A John Vink's photo project

In 1994, John Vink started this new personal project:

Mountains, or rough terrain, have always been a refuge, a natural bulwark against change, against outside aggression. Man has always used the mountains to defend and to protect himself. This natural defence, because of the difficult living conditions, has built strong people, aware of their identity, their culture. These strong minds contribute to find the strength to adapt to geographical and climatic particularities by "inventing" practical solutions to specific agricultural problems.

The project "Cultural Heights" wishes to document,through photography, five or six different locations throughout the world, observing the daily life of the inhabitants, following the seasons, analysing the erosion or the strengthening of customs and traditions. The sites will be chosen according to their evocative power and their exemplary characteristics.

Apart from the purely ethno-cultural aspects (strong human groups who protect their identity by being inaccessible), there is also an agricultural (irrigation systems, transhumance, terrace cultivation) and an ecological aspect (deforestation, soil erosion). The strength of the project is its global perspective. The photographic confrontation of several isolated sites in the world could draw lines of force, favour the comprehension of specific environmental problems, allow information to flow into areas where it precisely has difficulties circulating.

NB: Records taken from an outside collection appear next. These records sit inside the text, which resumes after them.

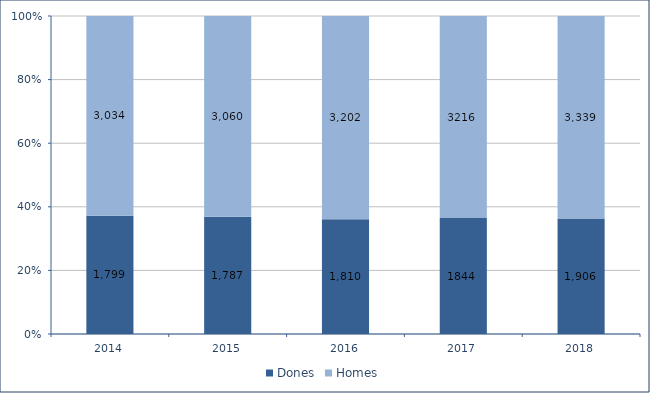
| Category | Dones | Homes |
|---|---|---|
| 2014.0 | 1799 | 3034 |
| 2015.0 | 1787 | 3060 |
| 2016.0 | 1810 | 3202 |
| 2017.0 | 1844 | 3216 |
| 2018.0 | 1906 | 3339 |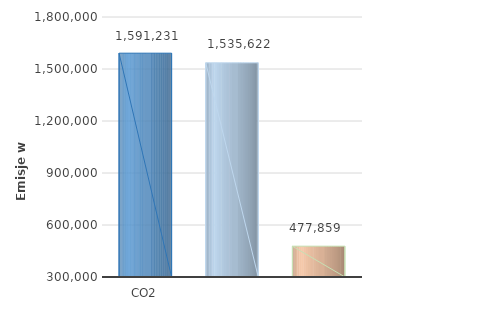
| Category | Series 0 |
|---|---|
| CO2 | 1591231 |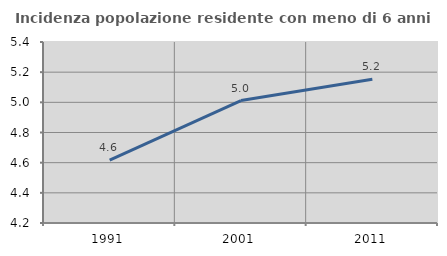
| Category | Incidenza popolazione residente con meno di 6 anni |
|---|---|
| 1991.0 | 4.616 |
| 2001.0 | 5.012 |
| 2011.0 | 5.153 |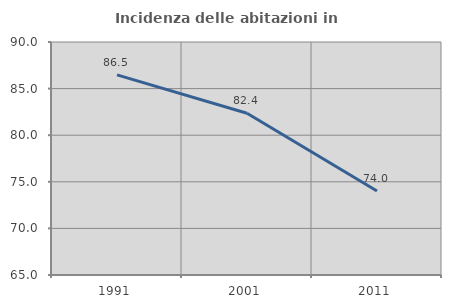
| Category | Incidenza delle abitazioni in proprietà  |
|---|---|
| 1991.0 | 86.473 |
| 2001.0 | 82.353 |
| 2011.0 | 74.02 |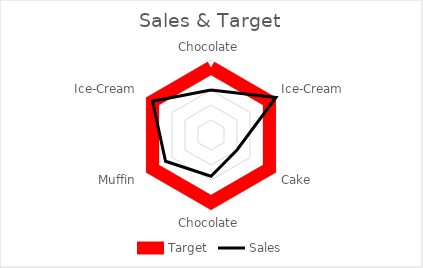
| Category | Target | Sales |
|---|---|---|
| Chocolate | 9000 | 6000 |
| Ice-Cream | 9000 | 10000 |
| Cake | 9000 | 4000 |
| Chocolate | 9000 | 5500 |
| Muffin | 9000 | 7000 |
| Ice-Cream | 9000 | 9000 |

Two chapters of the project are well under way:

Biography of John Vink

John Vink was born in 1948 in Brussels. He lives in Brussels. He studies photography at the fine arts school of "La Cambre" in Brussels. He begins collaborating with the French daily "Libération" on a quite regular basis in '85. He starts a personal project on "Water in the Sahel" in '85 and for the next two years travels several times to Niger, Mali, Burkina Faso, Senegal. He is awarded the Eugene Smith prize in '86 for that project.

He joins VU agency in Paris at its creation in '86 and starts a personal project on refugee camps in the world in '87. He travels to India, Mexico, Honduras, Sudan, Hungary, Thailand, Turkey, Malawi, Kurdistan, Bangladesh, Croatia, Angola between '86 and '94 for that purpose.

At the opening of the exhibition "Refugiés" at the Centre National de la Photographie in Paris in 1994, he publishes a book and a CD-Rom on the subject. From '89 on he works in parallel on a personal project on Indochina and travels several times to Cambodia, Vietnam and Laos. He is the editor of Themes , a bimonthly documentary photography magazine. In 1995 he becomes associated at MAGNUM agency.